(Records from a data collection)

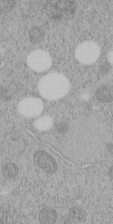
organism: C. elegans
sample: C. elegans embryo early stage
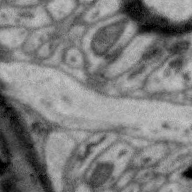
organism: Zebra finch
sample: Brain
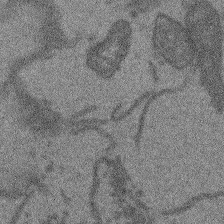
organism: Arabidopsis thaliana
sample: Root tip
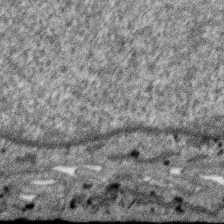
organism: Human
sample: Lung epithelial cells infected with SARS-CoV-2
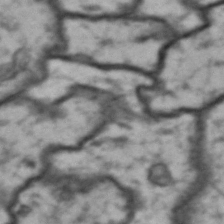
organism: Drosophila
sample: Brain
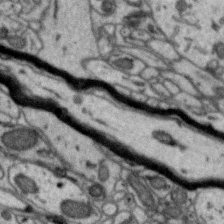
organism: Zebra finch
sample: Brain
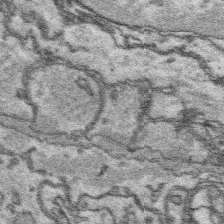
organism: Platynereis dumerilii
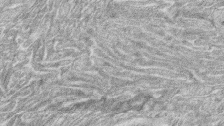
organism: Zebrafish
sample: synaptic ribbons in rod cells and cone cells
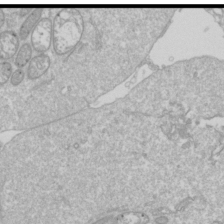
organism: Drosophila
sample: Cell division; meiosis; drosophila spermatocytes
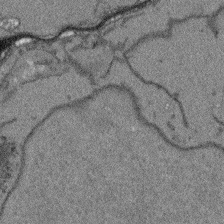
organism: Arabidopsis thaliana
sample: Root tip
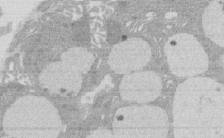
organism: Rat
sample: Salivary granule
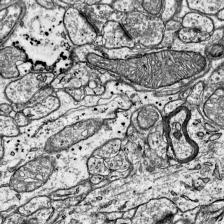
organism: Mouse
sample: Visual Cortex

◆ **About this task**
Write out each entry word for word, images excluded.

◆ **Answer to this exercise**
organism: C. elegans
sample: C. elegans embryo early stage
organism: Zebra finch
sample: Brain
organism: Arabidopsis thaliana
sample: Root tip
organism: Human
sample: Lung epithelial cells infected with SARS-CoV-2
organism: Drosophila
sample: Brain
organism: Zebra finch
sample: Brain
organism: Platynereis dumerilii
organism: Zebrafish
sample: synaptic ribbons in rod cells and cone cells
organism: Drosophila
sample: Cell division; meiosis; drosophila spermatocytes
organism: Arabidopsis thaliana
sample: Root tip
organism: Rat
sample: Salivary granule
organism: Mouse
sample: Visual Cortex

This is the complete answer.